Provided information:
:::
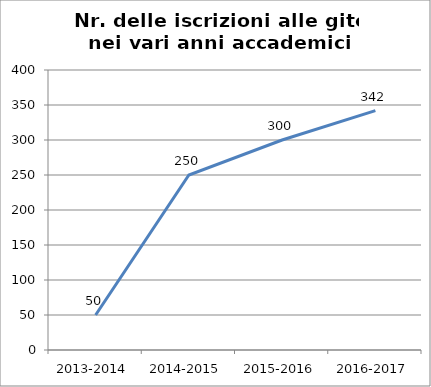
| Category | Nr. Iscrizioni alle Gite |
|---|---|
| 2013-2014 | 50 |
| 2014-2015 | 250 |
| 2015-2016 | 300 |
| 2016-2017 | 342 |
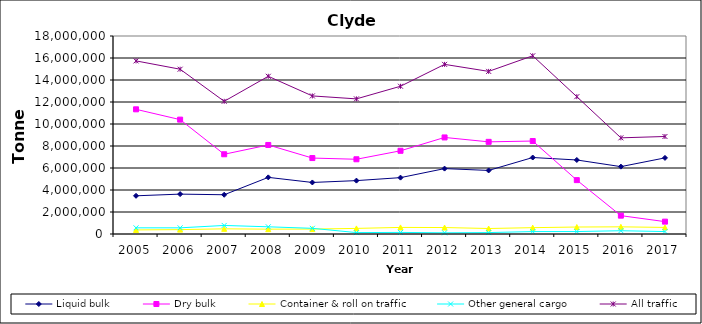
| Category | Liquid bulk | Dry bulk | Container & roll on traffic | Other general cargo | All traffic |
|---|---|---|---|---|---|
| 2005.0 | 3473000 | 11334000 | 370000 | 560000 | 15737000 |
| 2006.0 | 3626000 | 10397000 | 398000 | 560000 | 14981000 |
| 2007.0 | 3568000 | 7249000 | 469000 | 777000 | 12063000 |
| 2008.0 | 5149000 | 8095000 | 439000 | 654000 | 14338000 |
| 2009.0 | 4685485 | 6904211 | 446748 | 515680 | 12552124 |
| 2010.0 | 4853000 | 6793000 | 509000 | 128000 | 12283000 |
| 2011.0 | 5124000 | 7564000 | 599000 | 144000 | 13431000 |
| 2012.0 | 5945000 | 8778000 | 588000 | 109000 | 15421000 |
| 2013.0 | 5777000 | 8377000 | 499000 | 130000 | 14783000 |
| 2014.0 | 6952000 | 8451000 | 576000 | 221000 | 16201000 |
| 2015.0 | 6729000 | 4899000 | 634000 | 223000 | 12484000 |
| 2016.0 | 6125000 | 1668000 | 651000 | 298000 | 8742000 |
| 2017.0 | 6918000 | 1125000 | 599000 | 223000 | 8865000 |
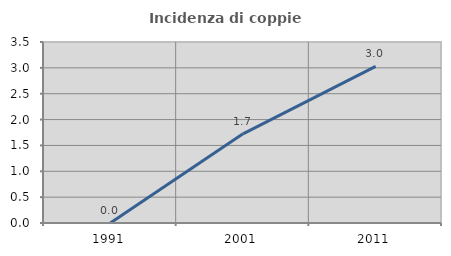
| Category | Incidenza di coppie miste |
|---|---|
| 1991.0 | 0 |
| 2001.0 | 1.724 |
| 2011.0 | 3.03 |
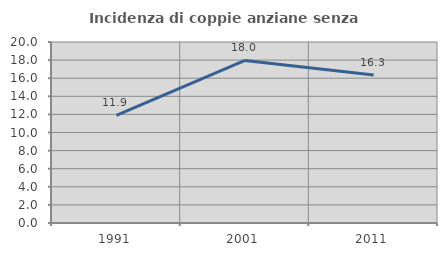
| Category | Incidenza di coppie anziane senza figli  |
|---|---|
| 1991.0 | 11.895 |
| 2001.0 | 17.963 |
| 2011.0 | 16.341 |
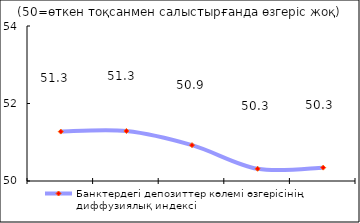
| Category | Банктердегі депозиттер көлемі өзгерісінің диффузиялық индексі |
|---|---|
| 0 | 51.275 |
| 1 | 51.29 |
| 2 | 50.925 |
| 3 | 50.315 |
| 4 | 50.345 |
:::
Exercise directions: Output all lines above precisely. Pictures are to be left out.

Finished exercise:
| Category | Nr. Iscrizioni alle Gite |
|---|---|
| 2013-2014 | 50 |
| 2014-2015 | 250 |
| 2015-2016 | 300 |
| 2016-2017 | 342 |
| Category | Liquid bulk | Dry bulk | Container & roll on traffic | Other general cargo | All traffic |
|---|---|---|---|---|---|
| 2005.0 | 3473000 | 11334000 | 370000 | 560000 | 15737000 |
| 2006.0 | 3626000 | 10397000 | 398000 | 560000 | 14981000 |
| 2007.0 | 3568000 | 7249000 | 469000 | 777000 | 12063000 |
| 2008.0 | 5149000 | 8095000 | 439000 | 654000 | 14338000 |
| 2009.0 | 4685485 | 6904211 | 446748 | 515680 | 12552124 |
| 2010.0 | 4853000 | 6793000 | 509000 | 128000 | 12283000 |
| 2011.0 | 5124000 | 7564000 | 599000 | 144000 | 13431000 |
| 2012.0 | 5945000 | 8778000 | 588000 | 109000 | 15421000 |
| 2013.0 | 5777000 | 8377000 | 499000 | 130000 | 14783000 |
| 2014.0 | 6952000 | 8451000 | 576000 | 221000 | 16201000 |
| 2015.0 | 6729000 | 4899000 | 634000 | 223000 | 12484000 |
| 2016.0 | 6125000 | 1668000 | 651000 | 298000 | 8742000 |
| 2017.0 | 6918000 | 1125000 | 599000 | 223000 | 8865000 |
| Category | Incidenza di coppie miste |
|---|---|
| 1991.0 | 0 |
| 2001.0 | 1.724 |
| 2011.0 | 3.03 |
| Category | Incidenza di coppie anziane senza figli  |
|---|---|
| 1991.0 | 11.895 |
| 2001.0 | 17.963 |
| 2011.0 | 16.341 |
| Category | Банктердегі депозиттер көлемі өзгерісінің диффузиялық индексі |
|---|---|
| 0 | 51.275 |
| 1 | 51.29 |
| 2 | 50.925 |
| 3 | 50.315 |
| 4 | 50.345 |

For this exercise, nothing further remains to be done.